Some of the more harmless questions were: What is your partner’s greatest fear or phobia: (a) Spiders, (b) mice, or (c) getting Judge Carswell? How often does your cell-mate pray: (a) once a week, (b) once a day or (c) he’s never off his knees? How many IRA operations has he claimed to have been on: (a) none, (b) between one and five, (c) more than five or (d) more than Martin Meehan? What was his reaction to the IRA ceasefire: (a) it should never have happened, (b) it should have lasted even days or (c) they should never have called off the last one? How many Christmas cards did he get: (a) between one and thirty, (b) between thirty and sixty, or (c) more than Pat – I love me, who do you love – Sheehan?

7.30pm
I am not long back from the canteen and as I was coming out Dermot Carroll told me that on the 7 o’clock news there was a report of the Brits having shot dead a man and seriously wounded his brother at a checkpoint in South Armagh. So I wonder what all that is about. We’ll find out tomorrow.

Weather-wise you haven’t missed anything. Out in the yard this morning we crunched through a dusting of snow upon frost. A stormy cold wind was ripping the air apart and the starlings kept trying to find roosting spots on the disused chimney stack but broke up in disarray and went crashing through the air. Anto told us a funny story as we were walking.

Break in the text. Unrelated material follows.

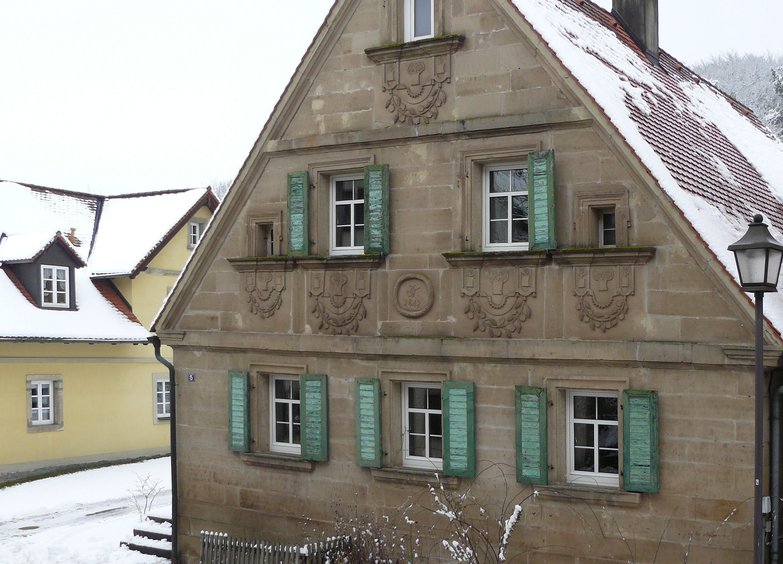 Bauernhaus in Heßlach

Years ago, around Christmas, he and three mates (labourers and an electrician) all went to the Hunting Lodge after work. One of them bet the others that he could steal a stag trophy off the wall without being caught. They placed their bets. The aspiring thief went to the bar and asked for a couple of plastic carry-out bags. In two moves he had the stag’s head off the wall and under the table, and its antlers covered over with the bags. Then he put the head under his coat and they all walked out, caught a black taxi to Twinbrook and got out opposite the Hitchin Post where the two who lost the bet went to buy a carry-out. When the two emerged from the bar there was a small crowd gathered behind their friends. Anto’s mate had removed the bags and stuck the stag’s head on a hedge, tied an electric wire around its neck like a rope and pretended to be struggling with it!

It was dark and most of the crowd had a fair sup of drink. The guys told the people they had caught the reindeer on the mountain and were bringing it home as a pet for the kids. Anto said that you could see the stag’s big artificial glassy eyes and its tongue protruding and every now and again when they pulled ‘the rope’ the crowd moved back a few feet as it reared up at them. Then, the lads pulled too hard and to gasps and astonishment from the crowd the head landed on the footpath. Then it was, “Fuckin bastards”, “That wasn’t funny”, “I knew you couldn’t get reindeers on the mountain.” He had us doubled-up!

I think society can sleep safely in its bed at night, rest-assured that the most dangerous men in the country are all under lock and key.